Sunday, 21 October 2007

Classificatory Systems

Classificatory Systems

For various organic and psychological reasons some people will behave markedly differently from the majority of others.

It wasn’t until the mid nineteenth century that scientists, notably Jean Martin Charcot in Paris and Sigmund Freud in Vienna began to note how some symptoms in patients with abnormal behaviour frequently occurred together.

Freud’s earliest classification system distinguished between three groups of disorders. They were:
· Neuroses – Phobias which were mild and didn’t require medical attention;
· Psychoses, e.g. Dementia Praecox (Schizophrenia) which were severe and could be life threatening;
· Personality Disorders e.g. excessive timidity, excessive aggressiveness etc which were permanent.

“Signs” are the manifestations of a condition that can be observed and measured.
Changes in your temperature, blood pressure, cholesterol level, weight and how frequently you use the toilet etc.
A cluster of signs and symptoms that generally occur together is called a “syndrome” which indicates the existence of a particular disorder.

The American Psychiatric Association (APA) has published four editions of its Diagnostic and Statistical Manual (DSM-IV) which lists the syndromes of disorders. This is used by American psychiatrists and psychologists for basis of diagnosis.
The WHO (World Health Organisation) has developed another classification of disorders called the International Classification of Diseases (ICD) now in its tenth edition (ICD-10). However, this is not used specifically for diagnosis.

Describing Mental Disorders:
DSM-IV defines a mental disorder as a syndrome that is associated with the individuals condition at the present time or with the increasing likelihood that they might suffer from it in the near future. It leads to them behaving dysfunctionally.
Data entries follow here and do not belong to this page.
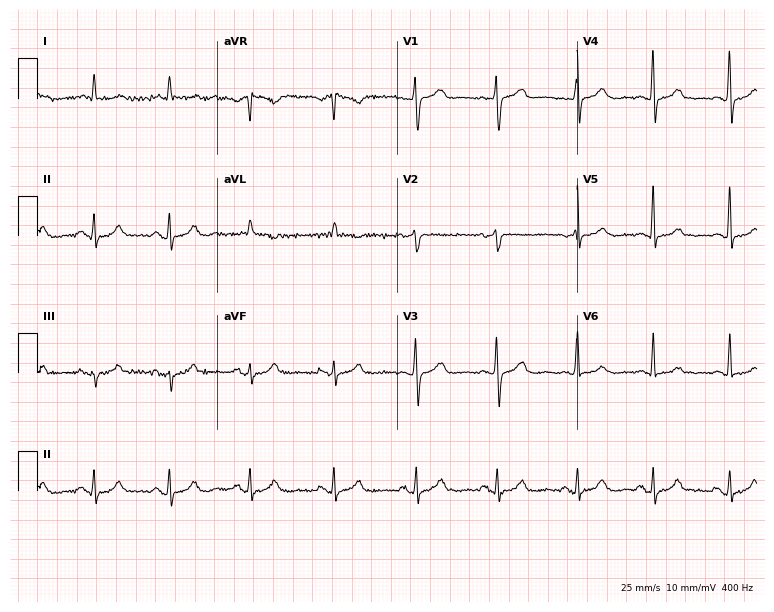
ECG — a woman, 63 years old. Labelled as a normal ECG.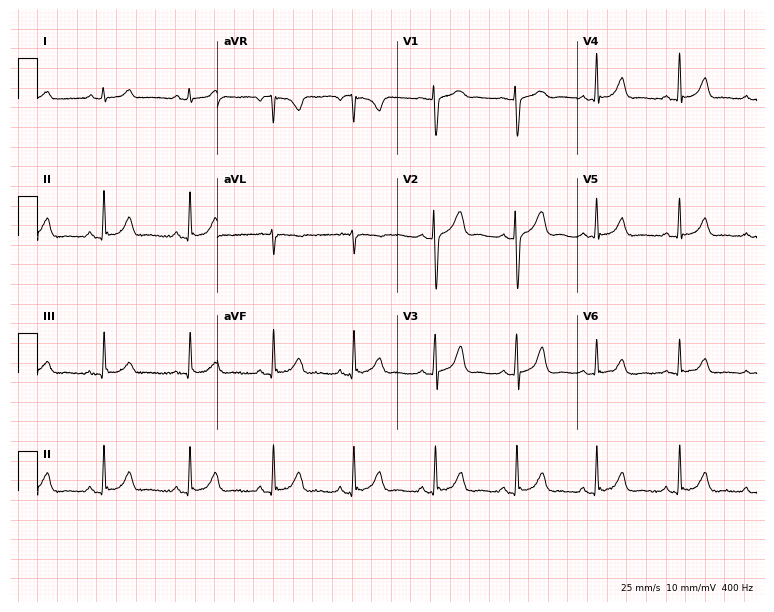
Standard 12-lead ECG recorded from a 27-year-old woman. Read as a normal ECG.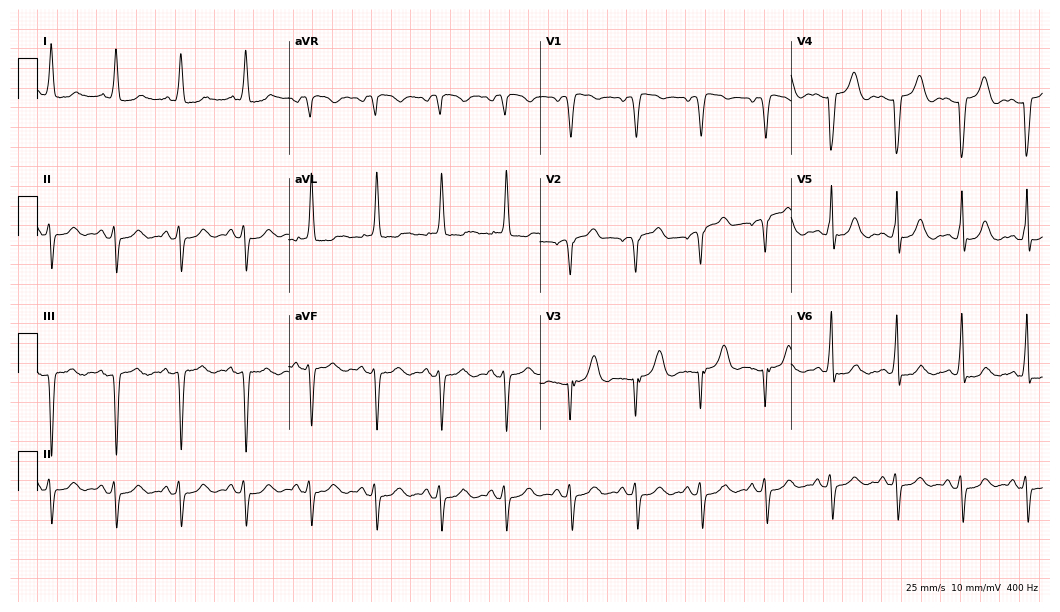
ECG (10.2-second recording at 400 Hz) — a female patient, 72 years old. Screened for six findings — first-degree AV block, right bundle branch block, left bundle branch block, sinus bradycardia, atrial fibrillation, sinus tachycardia — none is recorded.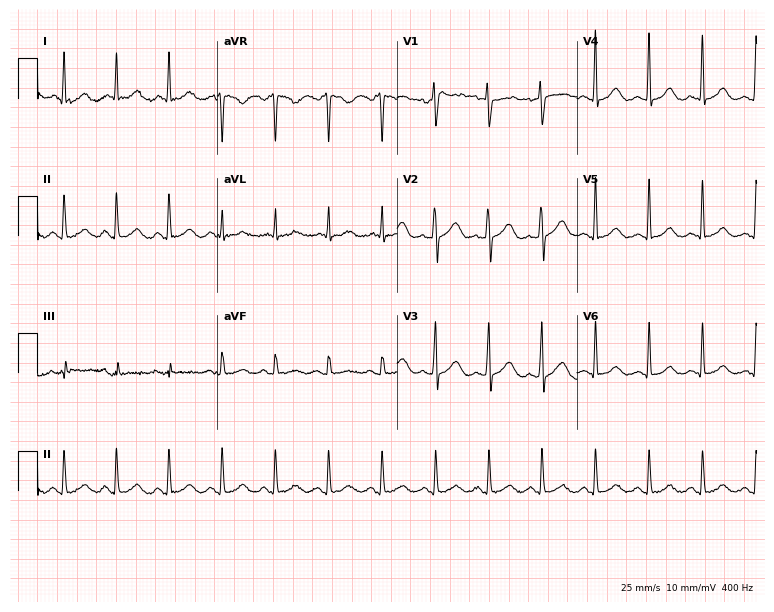
Resting 12-lead electrocardiogram. Patient: a 41-year-old woman. The tracing shows sinus tachycardia (a sinus rate of 100 beats per minute or more).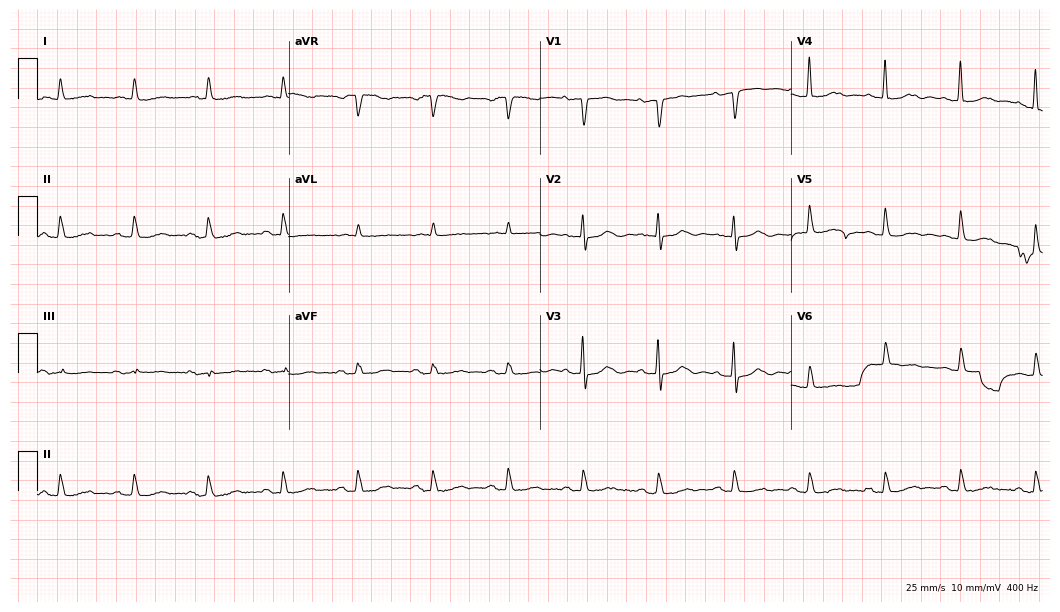
ECG (10.2-second recording at 400 Hz) — a 74-year-old female patient. Screened for six findings — first-degree AV block, right bundle branch block (RBBB), left bundle branch block (LBBB), sinus bradycardia, atrial fibrillation (AF), sinus tachycardia — none is recorded. Other findings, if any, are not listed.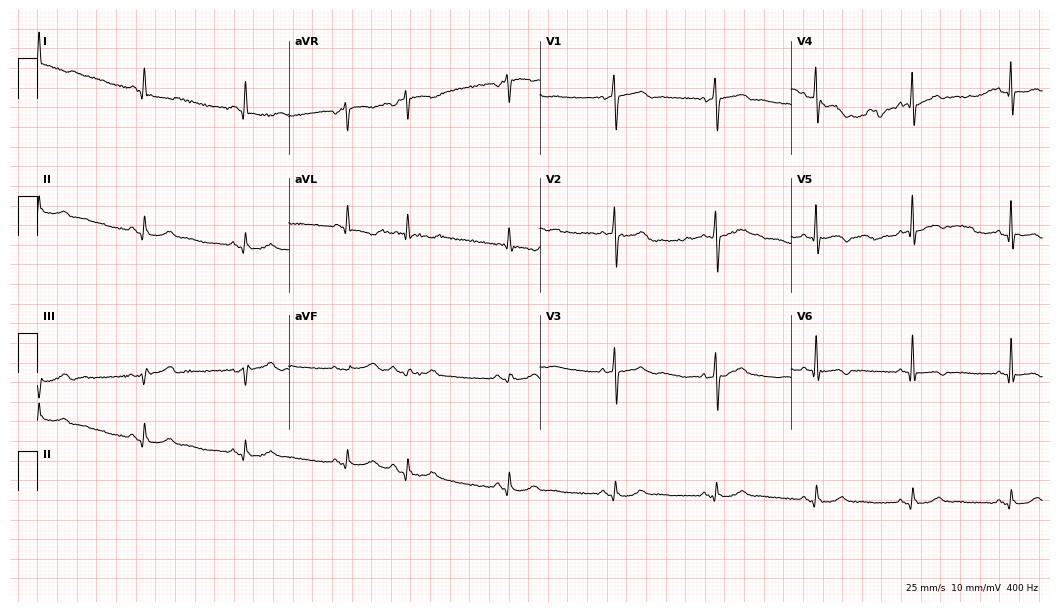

We need to distinguish between classification and diagnosis.

This is deciding what something is e.g. schizophrenia as opposed to depression and what the characteristics of the different types are.
What happens when we look at one particular example. In mental health diagnosis is the clinical judgement that a particular person is suffering e.g. schizophrenia.

The classification of mental disorders:
Main purpose of classification systems is being able to generate agreement between psychiatrists and mental health care professionals as to:
The recognition of symptoms (Subjective experience of the patient or client);
Signs (Objective or measurable, such as high temperatures);
and Syndromes (Clusters or signs and symptoms that occur together.)
Some psychologists are sceptical about the categorisation of clusters of signs and symptoms into syndromes and the classification of syndromes as the bases for diagnosis.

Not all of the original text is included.